(Records from a collection)
★ ★ ★ ★

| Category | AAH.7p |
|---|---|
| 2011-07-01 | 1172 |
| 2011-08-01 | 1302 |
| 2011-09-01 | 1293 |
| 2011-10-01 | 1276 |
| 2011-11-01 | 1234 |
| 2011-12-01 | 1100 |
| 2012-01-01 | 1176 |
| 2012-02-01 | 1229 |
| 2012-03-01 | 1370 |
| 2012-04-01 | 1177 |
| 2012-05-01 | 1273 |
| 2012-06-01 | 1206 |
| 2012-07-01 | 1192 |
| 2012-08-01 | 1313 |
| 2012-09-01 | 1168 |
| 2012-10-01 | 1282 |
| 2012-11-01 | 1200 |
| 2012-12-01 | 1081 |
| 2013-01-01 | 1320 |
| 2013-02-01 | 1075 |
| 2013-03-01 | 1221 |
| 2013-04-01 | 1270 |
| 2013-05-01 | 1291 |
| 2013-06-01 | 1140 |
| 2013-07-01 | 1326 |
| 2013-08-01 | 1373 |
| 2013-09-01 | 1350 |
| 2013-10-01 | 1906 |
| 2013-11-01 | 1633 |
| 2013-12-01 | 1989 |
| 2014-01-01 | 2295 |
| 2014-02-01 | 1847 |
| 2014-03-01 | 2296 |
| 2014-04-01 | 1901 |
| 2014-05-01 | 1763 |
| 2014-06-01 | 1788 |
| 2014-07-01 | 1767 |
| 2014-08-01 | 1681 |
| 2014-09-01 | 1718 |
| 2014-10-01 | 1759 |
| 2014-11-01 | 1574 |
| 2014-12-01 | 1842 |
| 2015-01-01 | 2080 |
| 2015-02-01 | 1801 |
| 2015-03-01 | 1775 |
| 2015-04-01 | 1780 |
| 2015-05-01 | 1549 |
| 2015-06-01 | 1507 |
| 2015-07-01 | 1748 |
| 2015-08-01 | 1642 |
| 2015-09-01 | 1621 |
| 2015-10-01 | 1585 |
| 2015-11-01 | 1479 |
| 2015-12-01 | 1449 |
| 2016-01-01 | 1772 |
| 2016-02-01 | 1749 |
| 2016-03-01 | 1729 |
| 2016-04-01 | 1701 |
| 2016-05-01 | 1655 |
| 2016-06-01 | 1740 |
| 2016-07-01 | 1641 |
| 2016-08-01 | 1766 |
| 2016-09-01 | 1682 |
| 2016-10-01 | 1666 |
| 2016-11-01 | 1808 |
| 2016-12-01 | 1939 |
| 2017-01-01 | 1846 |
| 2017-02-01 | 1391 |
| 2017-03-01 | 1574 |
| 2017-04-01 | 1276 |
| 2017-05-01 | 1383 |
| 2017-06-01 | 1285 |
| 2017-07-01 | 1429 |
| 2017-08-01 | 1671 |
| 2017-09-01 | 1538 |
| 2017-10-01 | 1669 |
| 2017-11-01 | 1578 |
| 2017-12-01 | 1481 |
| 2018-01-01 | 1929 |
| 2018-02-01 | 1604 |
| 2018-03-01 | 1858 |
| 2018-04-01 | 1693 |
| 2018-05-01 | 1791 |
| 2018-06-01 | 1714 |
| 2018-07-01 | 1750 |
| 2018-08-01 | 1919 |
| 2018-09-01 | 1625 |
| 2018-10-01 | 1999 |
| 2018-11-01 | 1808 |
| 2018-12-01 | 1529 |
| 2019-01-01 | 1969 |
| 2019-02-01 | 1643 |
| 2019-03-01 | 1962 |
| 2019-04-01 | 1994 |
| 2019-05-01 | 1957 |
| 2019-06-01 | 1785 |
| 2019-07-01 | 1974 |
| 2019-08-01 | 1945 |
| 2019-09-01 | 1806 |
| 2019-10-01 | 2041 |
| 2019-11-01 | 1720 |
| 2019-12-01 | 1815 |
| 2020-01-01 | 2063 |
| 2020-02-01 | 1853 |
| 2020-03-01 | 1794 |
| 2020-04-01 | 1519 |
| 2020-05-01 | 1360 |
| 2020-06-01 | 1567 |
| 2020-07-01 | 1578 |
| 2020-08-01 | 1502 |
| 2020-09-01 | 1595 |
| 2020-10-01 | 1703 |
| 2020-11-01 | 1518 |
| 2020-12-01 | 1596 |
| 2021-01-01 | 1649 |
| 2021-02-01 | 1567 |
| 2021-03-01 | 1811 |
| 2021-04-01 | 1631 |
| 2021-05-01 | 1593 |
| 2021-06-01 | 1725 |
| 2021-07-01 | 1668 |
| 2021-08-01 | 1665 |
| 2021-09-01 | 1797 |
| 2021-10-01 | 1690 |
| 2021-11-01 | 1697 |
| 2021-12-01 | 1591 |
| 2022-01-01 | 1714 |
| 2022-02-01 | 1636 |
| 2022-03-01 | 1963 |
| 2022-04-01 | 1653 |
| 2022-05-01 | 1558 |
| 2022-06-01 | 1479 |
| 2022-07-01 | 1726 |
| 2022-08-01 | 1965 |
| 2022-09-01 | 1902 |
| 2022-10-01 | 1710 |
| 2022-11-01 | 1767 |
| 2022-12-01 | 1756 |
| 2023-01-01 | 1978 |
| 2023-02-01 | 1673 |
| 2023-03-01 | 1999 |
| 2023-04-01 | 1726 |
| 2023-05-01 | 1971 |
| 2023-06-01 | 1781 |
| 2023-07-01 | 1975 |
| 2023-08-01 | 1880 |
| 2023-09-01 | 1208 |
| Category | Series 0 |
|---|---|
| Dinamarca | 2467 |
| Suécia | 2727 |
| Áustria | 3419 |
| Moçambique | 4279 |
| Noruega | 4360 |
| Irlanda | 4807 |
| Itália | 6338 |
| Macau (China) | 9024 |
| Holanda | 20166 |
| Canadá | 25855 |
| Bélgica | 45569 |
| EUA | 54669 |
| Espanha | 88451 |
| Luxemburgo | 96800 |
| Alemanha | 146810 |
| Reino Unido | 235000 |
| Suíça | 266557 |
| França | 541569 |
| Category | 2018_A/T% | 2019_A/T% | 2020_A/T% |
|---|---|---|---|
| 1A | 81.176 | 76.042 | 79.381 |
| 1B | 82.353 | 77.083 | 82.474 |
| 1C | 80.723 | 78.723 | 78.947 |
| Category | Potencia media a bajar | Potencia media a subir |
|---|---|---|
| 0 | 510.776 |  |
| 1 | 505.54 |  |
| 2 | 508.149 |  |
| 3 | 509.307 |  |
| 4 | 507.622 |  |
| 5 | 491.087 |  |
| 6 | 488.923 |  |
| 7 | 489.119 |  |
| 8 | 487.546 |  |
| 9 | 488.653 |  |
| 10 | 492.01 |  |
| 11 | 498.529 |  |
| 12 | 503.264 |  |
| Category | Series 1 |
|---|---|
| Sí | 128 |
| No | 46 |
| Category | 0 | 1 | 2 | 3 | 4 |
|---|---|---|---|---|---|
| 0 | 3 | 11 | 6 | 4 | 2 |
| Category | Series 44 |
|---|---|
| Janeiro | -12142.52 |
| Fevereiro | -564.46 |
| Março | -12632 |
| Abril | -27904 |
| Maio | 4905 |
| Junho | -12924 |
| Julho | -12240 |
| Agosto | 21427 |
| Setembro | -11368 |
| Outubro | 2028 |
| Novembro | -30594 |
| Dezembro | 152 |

★ ★ ★ ★

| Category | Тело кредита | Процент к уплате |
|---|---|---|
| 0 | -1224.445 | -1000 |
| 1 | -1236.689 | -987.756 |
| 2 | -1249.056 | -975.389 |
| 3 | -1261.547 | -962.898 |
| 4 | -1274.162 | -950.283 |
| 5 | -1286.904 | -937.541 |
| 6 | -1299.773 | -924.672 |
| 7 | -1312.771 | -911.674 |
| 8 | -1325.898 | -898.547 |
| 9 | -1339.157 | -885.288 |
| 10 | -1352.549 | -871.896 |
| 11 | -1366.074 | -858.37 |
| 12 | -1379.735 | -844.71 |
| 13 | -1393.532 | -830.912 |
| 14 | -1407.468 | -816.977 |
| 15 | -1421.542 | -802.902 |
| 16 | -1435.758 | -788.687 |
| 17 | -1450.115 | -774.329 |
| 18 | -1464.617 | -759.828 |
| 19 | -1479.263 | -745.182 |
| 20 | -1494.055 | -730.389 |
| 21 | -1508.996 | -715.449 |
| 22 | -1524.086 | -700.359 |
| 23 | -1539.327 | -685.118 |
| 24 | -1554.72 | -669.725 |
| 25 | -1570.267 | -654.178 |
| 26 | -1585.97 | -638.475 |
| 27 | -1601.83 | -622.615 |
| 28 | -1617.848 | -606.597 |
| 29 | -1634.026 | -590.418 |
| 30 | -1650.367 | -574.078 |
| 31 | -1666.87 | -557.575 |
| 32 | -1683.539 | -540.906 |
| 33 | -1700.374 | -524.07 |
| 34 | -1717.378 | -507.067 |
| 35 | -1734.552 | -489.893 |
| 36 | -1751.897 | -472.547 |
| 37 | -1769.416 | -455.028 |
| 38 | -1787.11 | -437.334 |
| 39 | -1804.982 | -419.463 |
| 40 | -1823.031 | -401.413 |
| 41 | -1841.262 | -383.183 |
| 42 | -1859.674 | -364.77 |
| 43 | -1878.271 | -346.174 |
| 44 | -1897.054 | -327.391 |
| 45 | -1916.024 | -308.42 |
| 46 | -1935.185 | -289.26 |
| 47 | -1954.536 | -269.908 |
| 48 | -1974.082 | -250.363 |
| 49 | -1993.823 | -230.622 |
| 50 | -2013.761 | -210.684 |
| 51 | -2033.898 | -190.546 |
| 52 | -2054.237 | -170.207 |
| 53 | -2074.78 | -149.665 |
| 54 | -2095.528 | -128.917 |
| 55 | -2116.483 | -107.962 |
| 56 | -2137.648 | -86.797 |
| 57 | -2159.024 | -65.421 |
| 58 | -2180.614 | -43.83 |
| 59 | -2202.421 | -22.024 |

★ ★ ★ ★

### WHAT IS BEING ASKED
All that should be written out is the stretch of lines above between the one holding "-1539.327 | -685.118 |" and the one holding "-2054.237 | -170.207 |", inclusive, exactly as given.

### SOLUTION
| 23 | -1539.327 | -685.118 |
| 24 | -1554.72 | -669.725 |
| 25 | -1570.267 | -654.178 |
| 26 | -1585.97 | -638.475 |
| 27 | -1601.83 | -622.615 |
| 28 | -1617.848 | -606.597 |
| 29 | -1634.026 | -590.418 |
| 30 | -1650.367 | -574.078 |
| 31 | -1666.87 | -557.575 |
| 32 | -1683.539 | -540.906 |
| 33 | -1700.374 | -524.07 |
| 34 | -1717.378 | -507.067 |
| 35 | -1734.552 | -489.893 |
| 36 | -1751.897 | -472.547 |
| 37 | -1769.416 | -455.028 |
| 38 | -1787.11 | -437.334 |
| 39 | -1804.982 | -419.463 |
| 40 | -1823.031 | -401.413 |
| 41 | -1841.262 | -383.183 |
| 42 | -1859.674 | -364.77 |
| 43 | -1878.271 | -346.174 |
| 44 | -1897.054 | -327.391 |
| 45 | -1916.024 | -308.42 |
| 46 | -1935.185 | -289.26 |
| 47 | -1954.536 | -269.908 |
| 48 | -1974.082 | -250.363 |
| 49 | -1993.823 | -230.622 |
| 50 | -2013.761 | -210.684 |
| 51 | -2033.898 | -190.546 |
| 52 | -2054.237 | -170.207 |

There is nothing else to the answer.